Dr. Lattuga performed a second back surgery on June 21, 2016, including a posterolateral fusion L4/L5, segmental pedicle fixation L4/L5, lumbar laminectomy L4/L5, facetectomy, foraminotomy, discectomy, morselized bone graft, BMP implant, and neurolysis L4/L5. (Tr. at 429-433.) Dr. Lattuga postoperatively diagnosed severe neural compression and instability in addition to confirmation of the preoperative diagnosis. (Joint Stip. at 7; Tr. at 429, 614.) Following this surgery, plaintiff's diagnosis of both lumbar and cervical radiculopathy as well as symptoms including decreased range of motion, decreased motor strength, and reduced sensation were confirmed on September 26, October 19, December 5, and February 20, 2016. (Tr. at 327-330, 417-418, 524-525.)

On September 10, 2018, Dr.

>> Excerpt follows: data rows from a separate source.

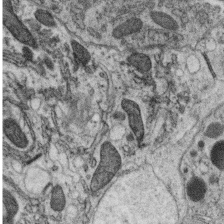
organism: C. elegans
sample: C. elegans oocyte; sperm cells
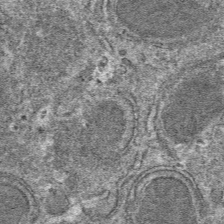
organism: Mouse
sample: Mouse hepatocytes
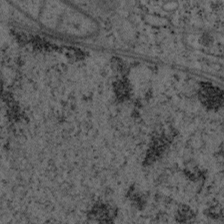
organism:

Mikelis diagnosed plaintiff with cervical HNP, cervical nerve root lesion, lumbar radiculopathy, and lumbar HNP; he additionally confirmed that plaintiff's symptoms persisted. (Id. at 574.) On November 30, 2018, Dr. Lattuga completed a report for a “claim of disability due to spinal impairment, ” and opined that that due to plaintiff's spinal impairment, lumbar spine radiculopathy, herniated nucleus pulposus, lumbar sprain and strain, cervical herniated intervertebral disc, and cervical nerve root impingement, she suffered from various work-related limitations. (Joint Stip. at 7; Tr. at 725-730.) Dr. Lattuga identified the following relevant positive clinical findings to support his diagnoses: positive straight leg raise, limited range of motion in the lumbar spine, limited range of motion in the cervical spine, sensory loss in right L4/L5, sensory loss in right C4, right C5, right C6, and altered dermatomes. (Tr. at 726.)

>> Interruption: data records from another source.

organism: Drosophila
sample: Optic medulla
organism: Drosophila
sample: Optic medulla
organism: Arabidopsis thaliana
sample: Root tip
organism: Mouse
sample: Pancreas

In summary, plaintiff's medical records from New York Spine Specialists LLP indicate consistent evidence of nerve root compression characterized by neuro-anatomic distribution of pain (evinced through diagnoses of lumbar and cervical radiculopathy), limitation of motion of the spine, and motor loss accompanied by sensory loss between April 9, 2015 and November 30, 2018. Additionally, Dr. Lattuga's report for “claim of disability due to spinal impairment” noted a positive straight leg raise test. (Id. at 726.)

2. Dr. Eduardo Alvarez

On March 2, 2016, Dr. Eduardo Alvarez, M.D., noted in an independent orthopedic medical evaluation, plaintiff's restricted range of motion in the cervical and lumbar spine, hypoesthesia, her ability to exert only up to 10 pounds of force in holding, lifting, and pulling with no repetitive bending, lifting, and twisting, and positive straight leg raising. (Id. at 370.) Dr. Alvarez concluded that plaintiff manifested a temporary, marked, orthopedic disability. (Id.)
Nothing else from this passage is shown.